Paul has so thoroughly known the free gift of Grace in Christ that he not only isn’t afraid of what other people think about him – he’s not even afraid of what he thinks about himself. Instead his evaluation of himself is replaced completely by God’s evaluation of him in Christ, which he writes of elsewhere, saying:
There is therefore now no condemnation for those who are in Christ Jesus. For the law of the Spirit of life has set you free in Christ Jesus from the law of sin and death. For God has done what the law, weakened by the flesh, could not do. By sending his own Son in the likeness of sinful flesh and for sin, he condemned sin in the flesh, in order that the righteous requirement of the law might be fulfilled in us, who walk not according to the flesh but according to the Spirit.

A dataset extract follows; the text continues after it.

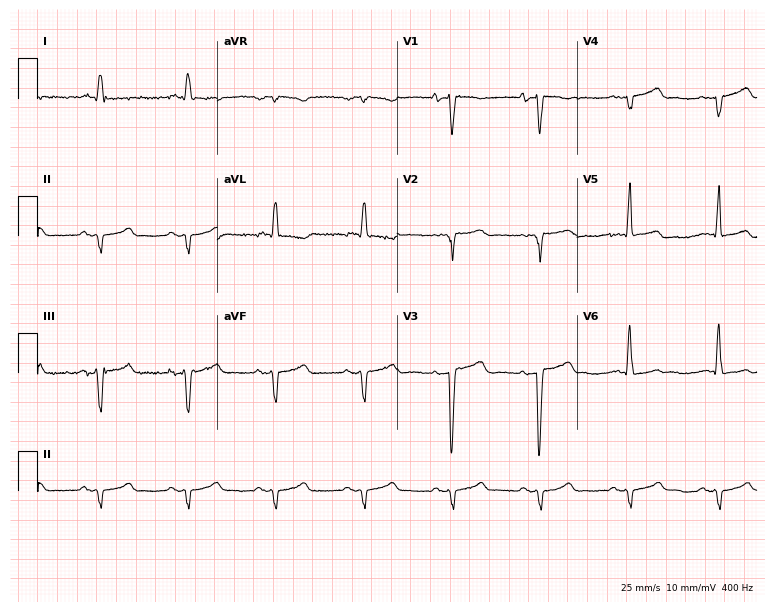
ECG (7.3-second recording at 400 Hz) — a 76-year-old female patient. Screened for six findings — first-degree AV block, right bundle branch block, left bundle branch block, sinus bradycardia, atrial fibrillation, sinus tachycardia — none is recorded.

For those who live according to the flesh set their minds on the things of the flesh, but those who live according to the Spirit set their minds on the things of the Spirit. For to set the mind on the flesh is death, but to set the mind on the Spirit is life and peace.
Romans 8:1-6
Don’t condemn the uncondemnable
God has sent his son Jesus and set you free from the law. He has, in Christ, made it so that “the righteous requirement of the law [is] fulfilled in us.” Note that well, my friends. The righteous requirement of the law has been fulfilled in us. Past tense. God has already passed judgment on you, and that judgment is that you are not condemned. You are loved, restored, and filled with the Spirit.
Every time we judge ourselves we are usurping God’s place, attempting to rewrite the sentence that God has written. Every time we hold up the mirror of the law to evaluate our progress and growth (or lack thereof) we are, as Paul put it, setting our minds on the things of the flesh. We are taking our eyes off of Christ and putting them on ourselves, which always results in condemnation and death.

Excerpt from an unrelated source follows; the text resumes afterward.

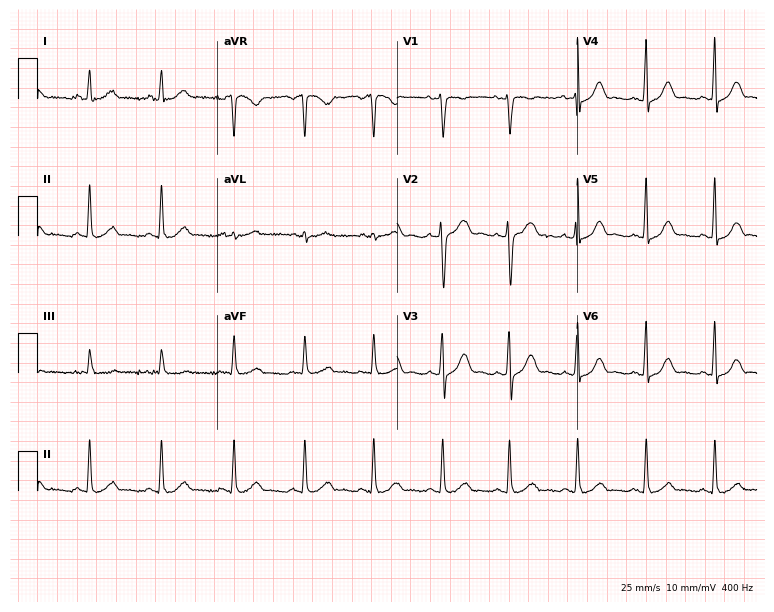
ECG — a 26-year-old female patient. Screened for six findings — first-degree AV block, right bundle branch block, left bundle branch block, sinus bradycardia, atrial fibrillation, sinus tachycardia — none is recorded.

Instead we must stop trying to condemn the uncondemnable and start setting our minds on the Spirit. Every time a condemning thought flits through our minds we can simply laugh at it and let it slide off of, saying with the apostle Paul, “with me it is a very small thing that I should be judged”…I do not even have the right to judge myself. There is no condemnation for me!
Stop hitting yourself. That radical shift will utterly transform you life.
Stop condemning what God has called righteous and good. “For freedom Christ has set us free; stand firm therefore, and do not submit again to a yoke of slavery.” (Gal. 5:1) As you practice living in that freedom you’ll discover that it is indeed true that agreeing with the Spirit (rather than trying to work under the law) is life and peace in abundance. I, for one, want to live that kind of life.